The TimesOnline (go here) has an extract from Dawkins’ latest book, THE GREATEST SHOW ON EARTH. Here’s an extract of the extract:

…Evolution is a fact. Beyond reasonable doubt, beyond serious doubt, beyond sane, informed, intelligent doubt, beyond doubt evolution is a fact. The evidence for evolution is at least as strong as the evidence for the Holocaust, even allowing for eye witnesses to the Holocaust. It is the plain truth that we are cousins of chimpanzees, somewhat more distant cousins of monkeys, more distant cousins still of aardvarks and manatees, yet more distant cousins of bananas and turnips . . . continue the list as long as desired. That didn’t have to be true. It is not self-evidently, tautologically, obviously true, and there was a time when most people, even educated people, thought it wasn’t. It didn’t have to be true, but it is.

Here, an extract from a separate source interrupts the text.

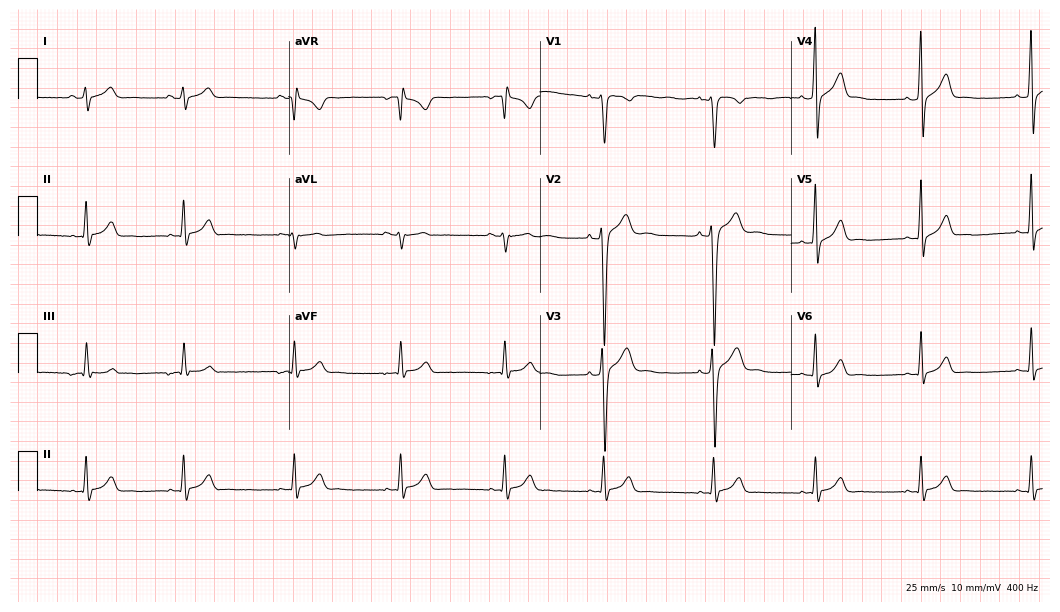
12-lead ECG (10.2-second recording at 400 Hz) from a 17-year-old male. Labelled as a normal ECG.

We know this because a rising flood of evidence supports it. Evolution is a fact, and [my] book will demonstrate it. No reputable scientist disputes it, and no unbiased reader will close the book doubting it.

Why, then, do we speak of “Darwin’s theory of evolution”, thereby, it seems, giving spurious comfort to those of a creationist persuasion — the history-deniers, the 40-percenters — who think the word “theory” is a concession, handing them some kind of gift or victory? Evolution is a theory in the same sense as the heliocentric theory. In neither case should the word “only” be used, as in “only a theory”. As for the claim that evolution has never been “proved”, proof is a notion that scientists have been intimidated into mistrusting.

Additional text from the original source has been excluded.